NASAA Notes: February 2014

February 5, 2014

The President's Ambitious Agenda

In a dramatic departure from recent years of inactivity, 2014 is off to a busy start in Washington. As NASAA reported last month, Congress began its new session by passing the first omnibus appropriations bill since 2009. That bill, which will fund federal agencies for the remainder of fiscal year 2014 (through September 30), provides the National Endowment for the Arts (NEA) with $146 million, an increase of $7 million over its previous funding level (when accounting for sequestration) and well above the $75 million initially proposed in the House of Representatives.

While we at NASAA are pleased with this funding level, the condensed timetable in which Congress is moving this year does not provide much time to celebrate. On Tuesday, President Obama delivered his fifth State of the Union address to Congress. While he did not discuss arts initiatives directly, the president, clearly frustrated by the opposition he has faced in Congress, promised that 2014 would be “a year of action.” To demonstrate this point, he said that while he plans to work with Congress, he will, whenever possible, employ his existing authority as president and use executive orders to direct federal policy. As the administration looks for opportunities to employ this new mandate, NASAA will look for ways to work with state arts agencies to influence federal policy.

Work related to the FY2015 federal budget is already under way. The White House has announced that the president’s budget recommendations will be released on March 4. In addition to the overall funding level for the NEA, NASAA will be watching the budget closely to see whether the president has indicated a willingness to consider arts programs under STEM (science, technology, engineering and math) funding.

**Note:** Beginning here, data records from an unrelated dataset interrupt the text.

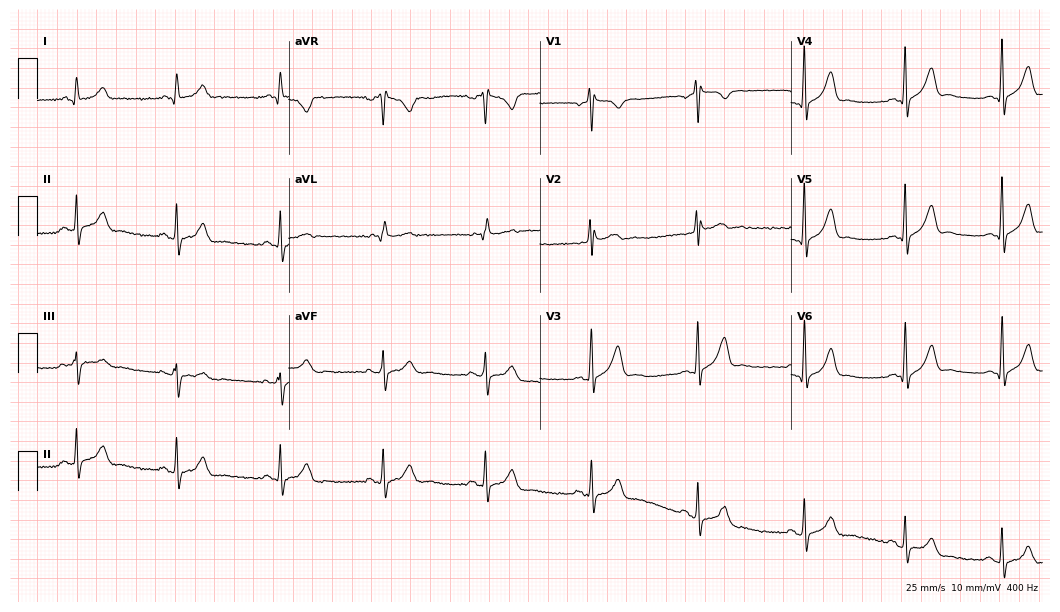
Electrocardiogram (10.2-second recording at 400 Hz), a male, 42 years old. Of the six screened findings (first-degree AV block, right bundle branch block, left bundle branch block, sinus bradycardia, atrial fibrillation, sinus tachycardia), none is recorded.
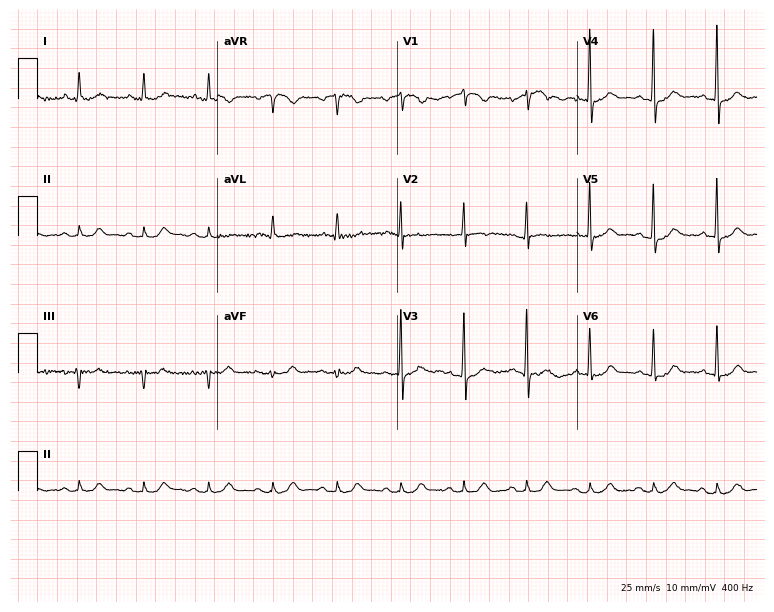
Resting 12-lead electrocardiogram (7.3-second recording at 400 Hz). Patient: a 62-year-old man. None of these six findings is recorded: first-degree AV block, right bundle branch block (RBBB), left bundle branch block (LBBB), sinus bradycardia, atrial fibrillation (AF), sinus tachycardia.
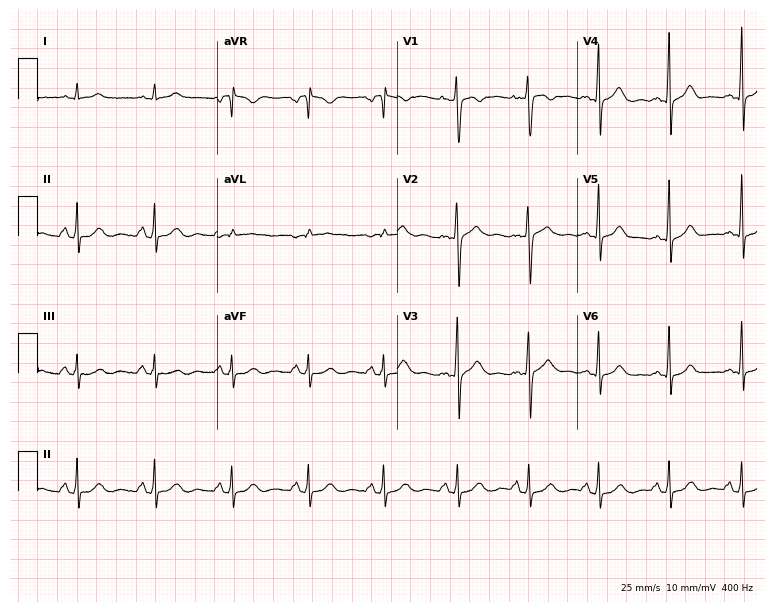
Standard 12-lead ECG recorded from a 37-year-old woman. Read as a normal ECG.
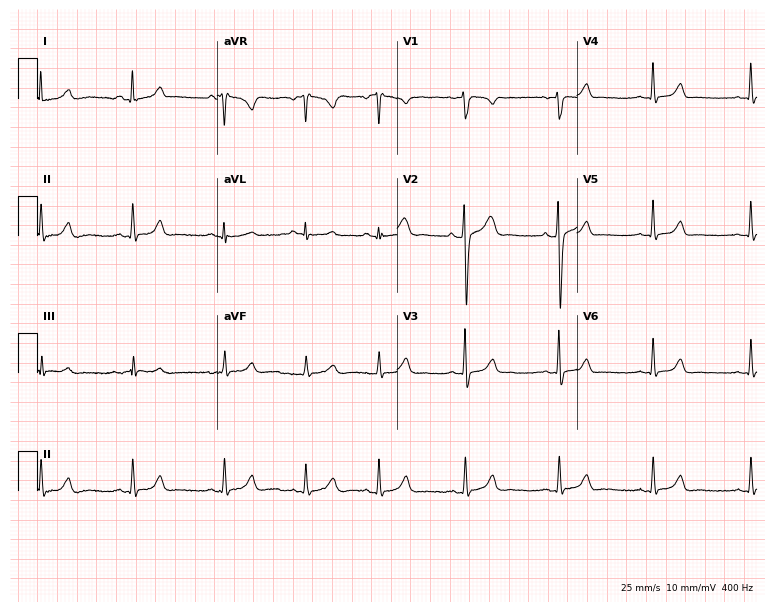
Standard 12-lead ECG recorded from a 23-year-old female patient (7.3-second recording at 400 Hz). None of these six findings is recorded: first-degree AV block, right bundle branch block, left bundle branch block, sinus bradycardia, atrial fibrillation, sinus tachycardia.
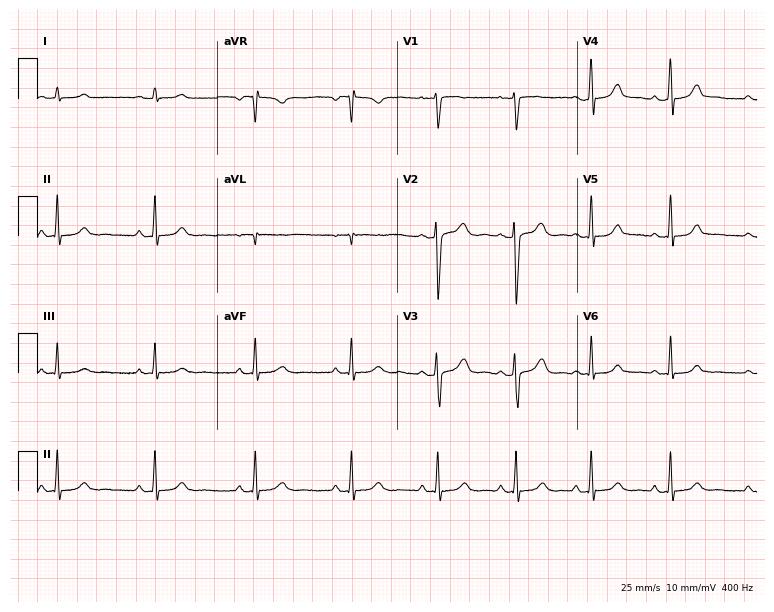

Another important matter to monitor over the next few weeks will be negotiations relating to the federal debt ceiling. You may recall that a standoff over whether to raise the debt ceiling in 2011 led to the creation of the sequester, which continues to hinder federal spending. The Treasury Department expects to run out of borrowing authority later this month, so discussions over whether and how to extend the limit should pick up in earnest soon. NASAA will be watching these talks attentively, as any compromise that further reduces federal spending could once again hinder the NEA.